Kuo et al. [9] reported an intraobserver difference up to 14.2° when using the Hernandez et al. method for the measurement of femoral anteversion. In another study that assessed femoral torsion using CT, Jaarsma et al. [6] reported intraobserver differences up to 10.8° and interobserver differences up to 15.6° in 95% of the measurements. An earlier study by the same authors recommended a corrective procedure for side to side femoral anteversion differences of more than 15° following closed nailing procedures for diaphyseal femoral fractures; however, with the reported magnitude of intraobserver and interobserver differences, this limit seems unreasonable [21]. For the measurement of tibial torsion, an interobserver variability of ±3° was reported [10].

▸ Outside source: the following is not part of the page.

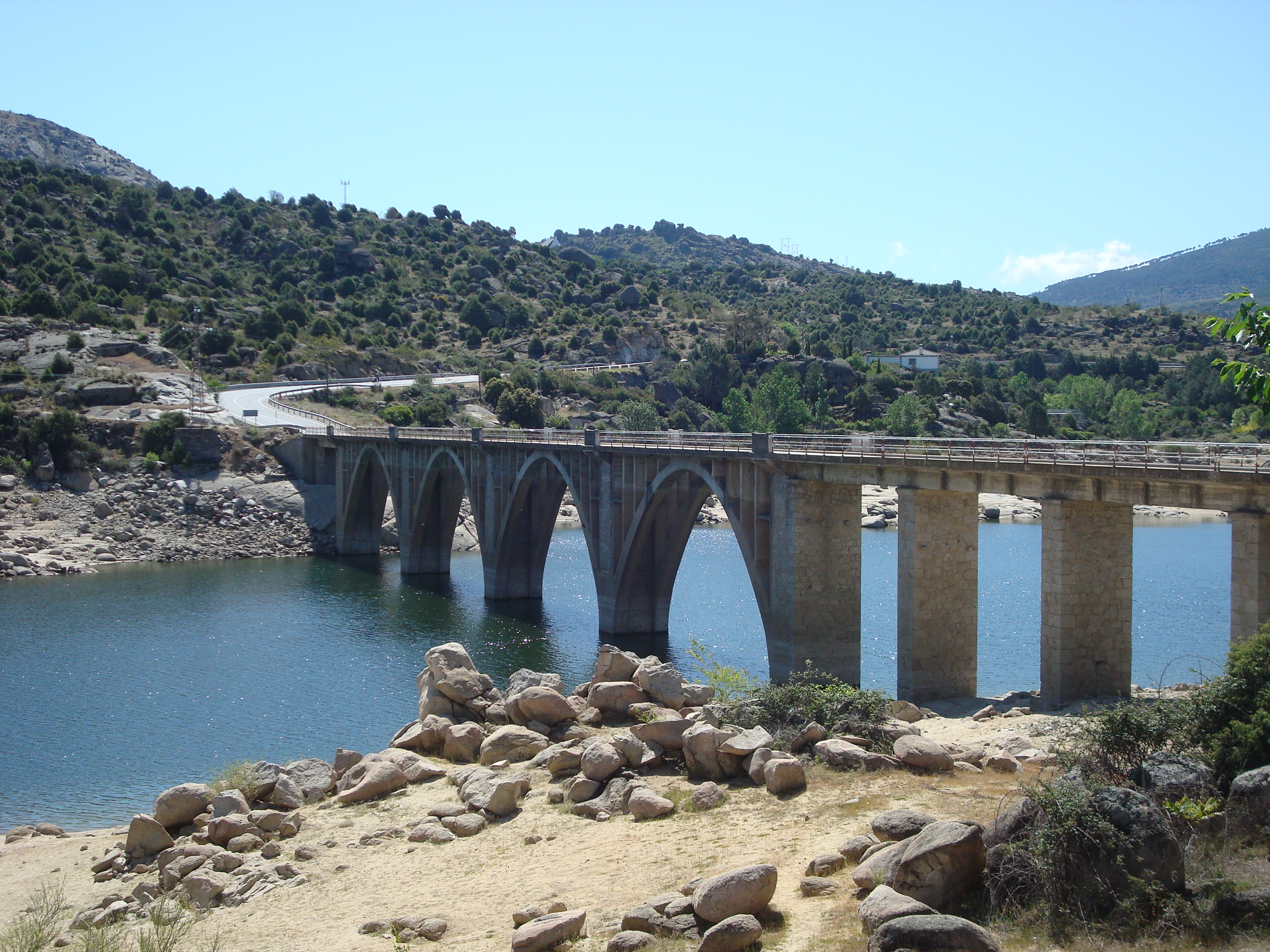 Embalse de El Burguillo - 001

When using the Hernandez or Weiner et al. method to assess the rotational angle of a given anatomic area, the results fluctuated for the femoral neck axis. The bimalleolar axis method underestimated the tibial torsion angle by an average of 4.8° and 13° compared to the Ulm and Jend techniques, respectively. Furthermore, compared to the Ulm technique, the Jend method overestimated the results by an average of 8.3°. This represents another difficulty when interpreting the results of different studies assessing lower limb torsion with the use of inconsistent methods to define different axes and the impact of choosing one method over the others.

In conclusion, the most reliable methods are the Hernandez and bimalleolar methods for measuring femoral and tibial torsion, respectively. With the exception of the Ulm method, the reliability of the other methods could not be improved by using predefined CT cuts. Measurements of lower limb torsion should only be compared between different physicians if they are using the same methods to define different axes.